Step 4: Performing a Full Data Migration

  1. Use PuTTY to log in to the Linux VM created in Preparations.
  2. Run the python migrateTemplate.py command to migrate the index template.
  3. Run the python migrateMapping.py command to migrate indexes.
  4. On the Logstash clusters page, click the name of the Logstash cluster created in Step 1: Creating a Logstash Cluster. The Cluster Information page is displayed. Choose Configuration Center, or click Configuration Center in the Operation column of the target cluster.
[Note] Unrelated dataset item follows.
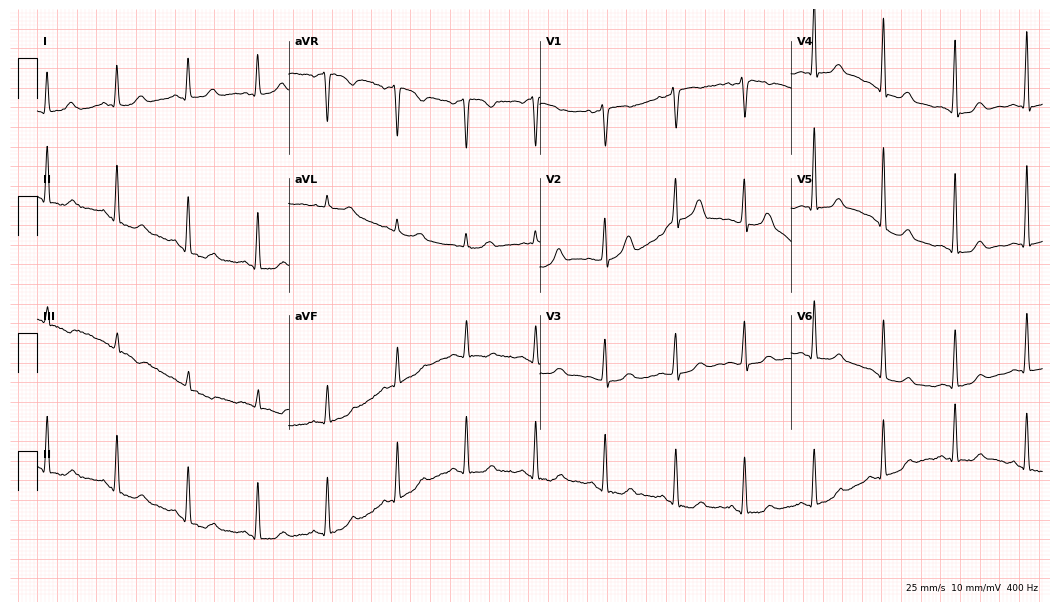
Resting 12-lead electrocardiogram (10.2-second recording at 400 Hz). Patient: a 64-year-old female. None of these six findings is recorded: first-degree AV block, right bundle branch block (RBBB), left bundle branch block (LBBB), sinus bradycardia, atrial fibrillation (AF), sinus tachycardia.

The Configuration Center page is displayed.
  5. Select the configuration file created in section Step 3: Configuring a Logstash Full Data Migration Task and click Start in the upper left corner.
  6. Determine whether to start data migration immediately once the Logstash service is started.
  7. If you enable Logstash, you can view the startup configuration file under the pipe.
  8. After the data migration is complete, use PuTTY to log in to the Linux VM and run the python checkIndices.py command to compare the data.

Step 5: Deleting the Logstash Cluster

After the cluster migration is complete, delete the Logstash cluster.

  1. Log in to the CSS management console.
  2. Choose Clusters > Logstash. On the displayed page, locate the row that contains the target cluster and click More > Delete in the Operation column.
  3. In the displayed dialog box, enter the name of the cluster to be deleted again and click OK.